The New York Mercantile Exchange (NYMEX) front-month futures contract for West Texas Intermediate (WTI), the most heavily used crude oil price benchmark in North America, saw its largest and swiftest decline ever on April 20, 2020, dropping as low as -$40.32 per barrel (b) during intraday trading before closing at -$37.63/b. Prices have since recovered, and even though the market event proved short-lived, the incident is useful for highlighting the interconnectedness of the wider North American crude oil market.
Changes in the NYMEX WTI price can affect other price markers across North America because of physical market linkages such as pipelines—as with the WTI Midland price—or because a specific price is based on a formula—as with the Maya crude oil price. This interconnectedness led other North American crude oil spot price markers to also fall below zero on April 20, including WTI Midland, Mars, West Texas Sour (WTS), and Bakken Clearbrook. However, the usefulness of the NYMEX WTI to crude oil market participants as a reference price is limited by several factors.
Source: U.S. Energy Information Administration
First, NYMEX WTI is geographically specific because it is physically redeemed (or settled) at storage facilities located in Cushing, Oklahoma, and so it is influenced by events that may not reflect the wider market. The April 20 WTI price decline was driven in part by a local deficit of uncommitted crude oil storage capacity in Cushing. Similarly, while the price of the Bakken Guernsey marker declined to -$38.63/b, the price of Louisiana Light Sweet—a chemically comparable crude oil—decreased to $13.37/b.

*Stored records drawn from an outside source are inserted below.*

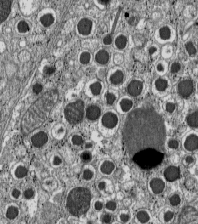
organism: C57BL Mouse
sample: Pancreatic islet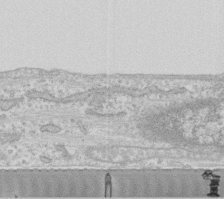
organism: Human
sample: Fibroblast cells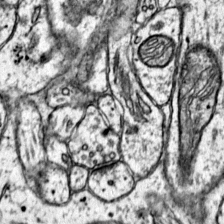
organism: Mouse
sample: Primary visual cortex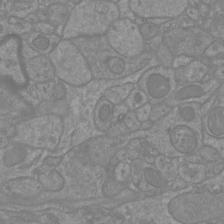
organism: Mouse
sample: Cortical neurons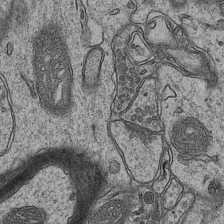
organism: Mouse
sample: CA1 Hippocampus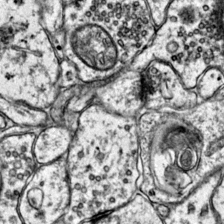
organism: Mouse
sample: Primary visual cortex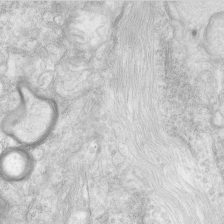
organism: Human
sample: Neocortex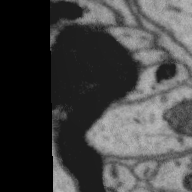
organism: Zebra finch
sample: Brain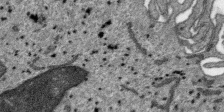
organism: Human
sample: Lung epithelial cells, uninfected (mock) control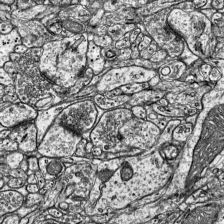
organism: Mouse
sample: Visual Cortex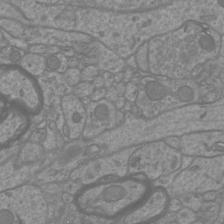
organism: Mouse
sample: Cortical neurons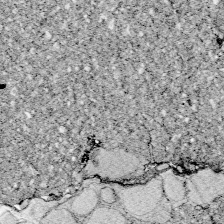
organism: Zebrafish
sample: Whole-Brain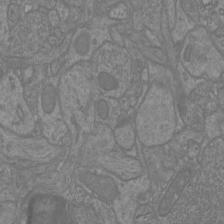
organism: Mouse
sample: Cortical neurons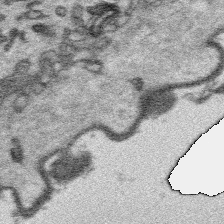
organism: Platynereis dumerilii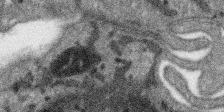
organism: Human
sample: Lung epithelial cells infected with SARS-CoV-2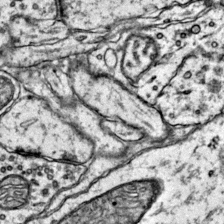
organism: Mouse
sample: Primary visual cortex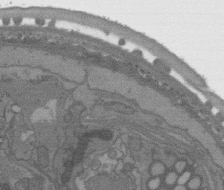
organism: C. elegans
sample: AFD neurons C. elegans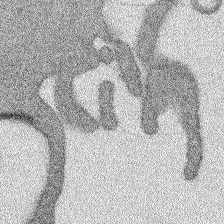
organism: Human
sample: HeLa cells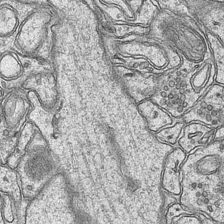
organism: Mouse
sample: CA1 Hippocampus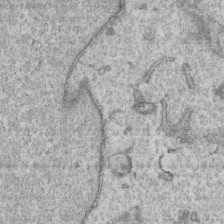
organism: Human
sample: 1205lu cells

Second, NYMEX WTI is chemically specific, meaning to be graded as WTI by NYMEX, a crude oil must fall within the acceptable ranges of 12 different physical characteristics such as density, sulfur content, acidity, and purity. NYMEX WTI can therefore be unsuitable as a price for crude oils with characteristics outside these specific ranges.
Finally, NYMEX WTI is time specific. As a futures contract, the price of a NYMEX WTI contract is the price to deliver 1,000 barrels of crude oil within a specific month in the future (typically at least 10 days). The last day of trading for the May 2020 contract, for instance, was April 21, with physical delivery occurring between May 1 and May 31. Some market participants, however, may prefer more immediate delivery than a NYMEX WTI futures contract provides. Consequently, these market participants will instead turn to shorter-term spot price alternatives.
Taken together, these attributes help to explain the variety of prices used in the North American crude oil market. These markers price most of the crude oils commonly used by U.S. buyers and cover a wide geographic area.